5. We are now in the US and trying to get some answers. They may never materialize, but as long as he continues to grow and thrive I am happy.

Inborn errors of metabolism are a group of diseases where a genetic defect blocks a metabolic pathway, resulting in a single enzyme dysfunction. When metabolic pathways are blocked the consequences can in some cases lead to disease. The downstream effects of a missing enzyme can affect many parts of the body. These effects lead to the clinical presentation of a disease.

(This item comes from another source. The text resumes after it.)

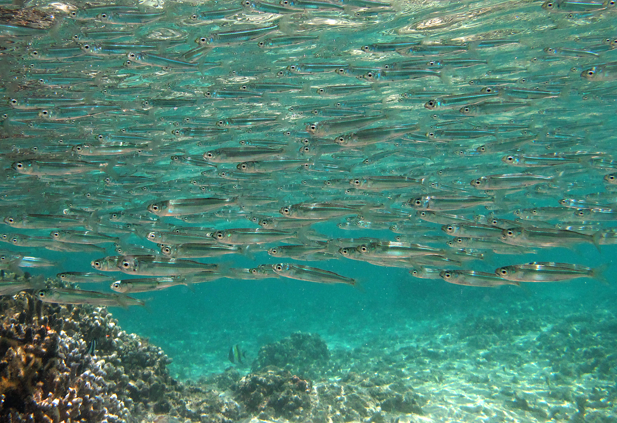 Un banc de Atherinomorus lacunosus à la Réunion.

Soon after birth, newborns are tested for these inborn errors of metabolism. It is very helpful to identify some of the very serious and very treatable IEMs before they cause significant damage. Phenylketonuria (PKU) is an excellent example. In this disorder, there is a deficiency or absence of the enzyme phenylalanine hydroxylase (PAH), which processes the amino acid into another amino acid, tyrosine. Amino acids are the building blocks of proteins but when they are not fully converted into their requisite proteins, they accumulate in tissues, like the brain, causing intellectual disability and seizures. The treatments for PKU can prevent this tragedy and the affected person can have a normal lifespan. They must follow a diet that is low in phenylalanine and follow that diet for life. For other IEM, the results are less successful. Tay-Sachs disease is another such disorder where a mutation in the HEXA gene leads to the buildup of GM2 ganglioside within the neurons that leads to loss of motor function and death within a few years.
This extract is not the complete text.